Oh, yes.....the wait is just the worst. When I was at the airport waiting on Catcher I could not even sit down... I drove the lady at the area where he was to arrive crazy.... If your airport is like the one Catcher arrived at, she won't come to the baggage area but will be hand carried to a special department. The people at the ticket counter should know where that is. Then that area is where you hang out and bug them!! lol..... Tell them you're expecting a puppy. That way they can keep checking the computer to see if she has arrived at the airport, etc. They say to allow 30 minutes from the time the plane arrives until the puppy gets to you. She will likely be hungry.... be sure to have some of the food she normally eats as well as Nutri-Cal, and of course, water.... and potty pads.
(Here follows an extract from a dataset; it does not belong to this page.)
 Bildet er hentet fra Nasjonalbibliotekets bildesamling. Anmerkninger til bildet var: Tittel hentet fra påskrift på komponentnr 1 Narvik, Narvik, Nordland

I'll surely be thinking of you tomorrow.... and can't wait to hear all about everything!!!


----------



## Caesar's Mommie (Apr 8, 2004)

Awww congratulations!!







I am so happy you found your new baby girl!


----------



## nataliecmu (Aug 12, 2004)

CONGRAT's!!!!!!!!!!!!!!! Good luck with your new baby! Can't wait to see her!


----------



## littlepeanut (Dec 5, 2004)

OOOHHHH!!! I'm so excited!!!







I feel like I'm waiting for Peanut all over again. I hope you get her on Tuesday!!!! Keep us updated!!


----------



## beccypaul (Oct 23, 2004)

that is just great news, sorry to hear about you losing your furbaby.
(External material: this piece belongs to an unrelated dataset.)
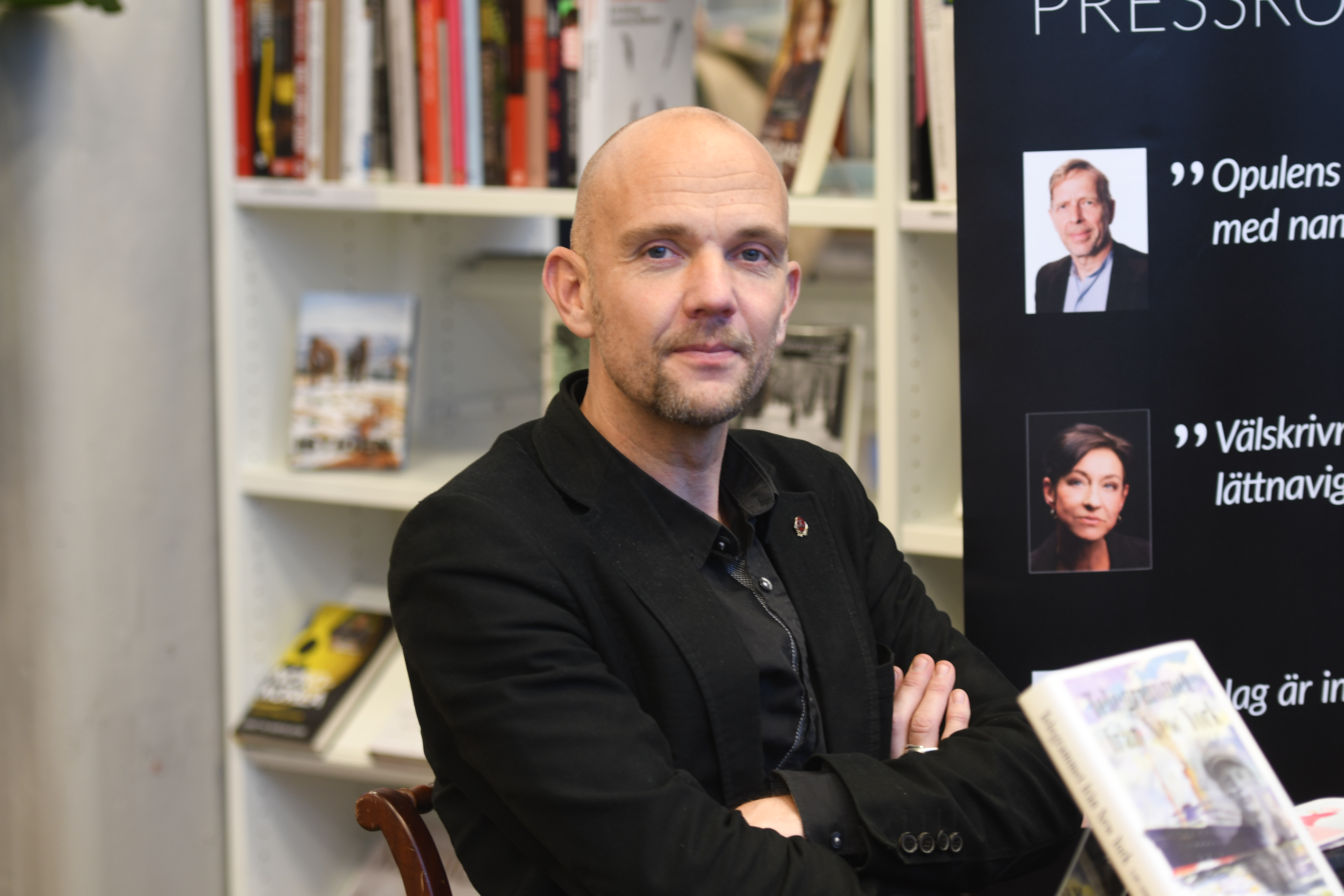 Garagets bokmässa 2018, Malmö. Stefan Bergmark vid Opulens bokbord.

its so exciting having a malt pup and i found the Bobbie Linden book to be a great all rounder book with a section on training.

happy times xx


----------



## msmagnolia (Sep 8, 2004)

Thanks for the update, Janet.

Hope that tomorrow is THE day. Know you'll be on pins and needles. We'll all be waiting to hear.....


----------



## Holliberry (Feb 5, 2005)

Shes here!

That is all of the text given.